Но она отказалась делать то, на что подталкивал ее Алех — воевать с ним только потому, что он решил затеять драку. Она не могла. Потому что глубоко сожалела о своей прошлой лжи и о той роли, которую она сыграла в формировании его подозрительности к женщинам. Конечно же, единственным способом загладить свою вину было продемонстрировать ему свою поддержку в спокойной и заботливой манере.
Поэтому по пути в аэропорт она была настроена бодро и была благодарна за большое спальное место на борту, ведь это означало, что большую часть ночного полета до Буэнос‑Айреса она сможет поспать. Но Алех не присоединился к ней, и каждый раз, когда она открывала глаза, то обнаруживала мужа работавшим за своим ноутбуком, невзирая на поздний час. Когда утро взорвалось фейерверком кораллового и золотого рассвета, она увидела, что он заснул в кресле.
Выскользнув из постели, она подошла к нему, чтобы поцеловать в лоб, и он проснулся, вздрогнул, его взгляд на мгновение стал растерянным, но потом обрел былую твердость. Также твердым стал не только взгляд, и она мысленно обрадовалась, что у экипажа самолета были свои личные помещения в другом конце гигантского лайнера. Алех расстегнул ремень, спустил брюки и насадил ее сверху. Это было так сладко, что она издала стон удовольствия. Но потом задумалась. Неужели это все, что она значила для него?

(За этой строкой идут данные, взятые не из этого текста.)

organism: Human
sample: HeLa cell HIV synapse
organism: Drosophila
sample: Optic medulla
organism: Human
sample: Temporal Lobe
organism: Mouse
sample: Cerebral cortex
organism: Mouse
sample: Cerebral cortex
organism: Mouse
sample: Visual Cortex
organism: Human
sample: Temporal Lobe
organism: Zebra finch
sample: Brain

Когда самолет зашел на посадку, она приняла душ и оделась, и только слабый румянец на ее щеках и ярко блестевшие глаза были единственным внешним признаком их занятий любовью. Машина с шофером ждала их, чтобы отвезти в эстансию Алеха, и Эмили любовалась видом аргентинской сельской местности. Алех указал на гору:
— Говорят, она напоминает фигуру лежащей женщины. Вот изгиб ее груди и…
— Мне не нужен урок анатомии, — быстро перебила она.

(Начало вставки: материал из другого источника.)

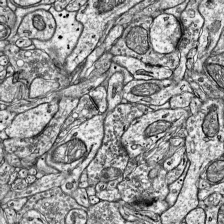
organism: Mouse
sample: Visual Cortex
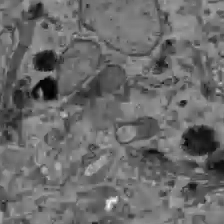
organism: C57BL Mouse
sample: Liver
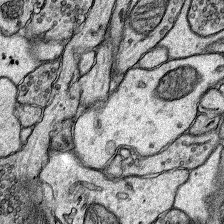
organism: Rat
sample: Hippocampus
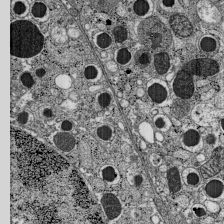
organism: C57BL Mouse
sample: Pancreatic islet
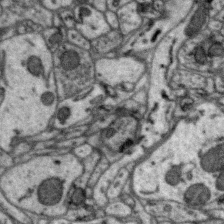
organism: Zebra finch
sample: Brain
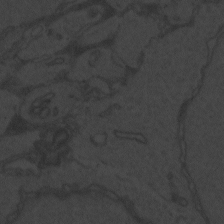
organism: Zebrafish
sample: Macrophage infected with Toxoplasma gondii

— Ну, как только ты передумаешь, я готов помочь тебе, Эмили, — мягко поддразнил он.
Покраснев, она откашлялась, заметив взгляд шофера в зеркале заднего вида и надеясь, что он не говорит по‑английски.
— Так что же заставило тебя купить здесь дом? — спросила она, намеренно меняя тему разговора.
Наступила пауза. Потом он произнес:
— Если ты посмотришь вокруг, то поймешь почему.
Живописные горы, лошади, счастливо пасшиеся на богатых изумрудных пастбищах, серебряная лента извилистой реки. Когда машина подъехала по дорожке к простому зданию из камня и дерева, Эмили почувствовала, как ее сердце сжалось от сильной тоски. Потому что перед ней было нечто такое, чего у нее никогда не было. Что‑то, что давало ощущение дома. У нее перехватило дыхание.
— О, Алех, — сказала она. — Тут прекрасно.
Внутри было еще красивее. Не так роскошно, как в парижской квартире, но здесь чувствовались степенность и спокойствие. Солидная на вид мебель была предназначена для использования, а не для того, чтобы на нее смотрели, и вид из гигантских окон такой, что от великолепия можно было умереть. Огромное небо с перистыми облаками и богатая, плодородная земля. Глупо, но она вдруг представила детей, радостно кричащих, играющих или катающихся на своих маленьких пони…
— Прислуга живет в доме чуть дальше по дороге, — объяснил Алех, и его низкий голос вторгся в ее болезненные фантазии. — Они делают все, что нужно, и приходят, только если я их позову, что бывает нечасто, потому что это место для уединения, а не для общения с людьми. — Он кивнул в сторону кухни. — Я приготовлю кофе. Возможно, ты захочешь подняться наверх. Я оставил тебе свадебный подарок в спальне.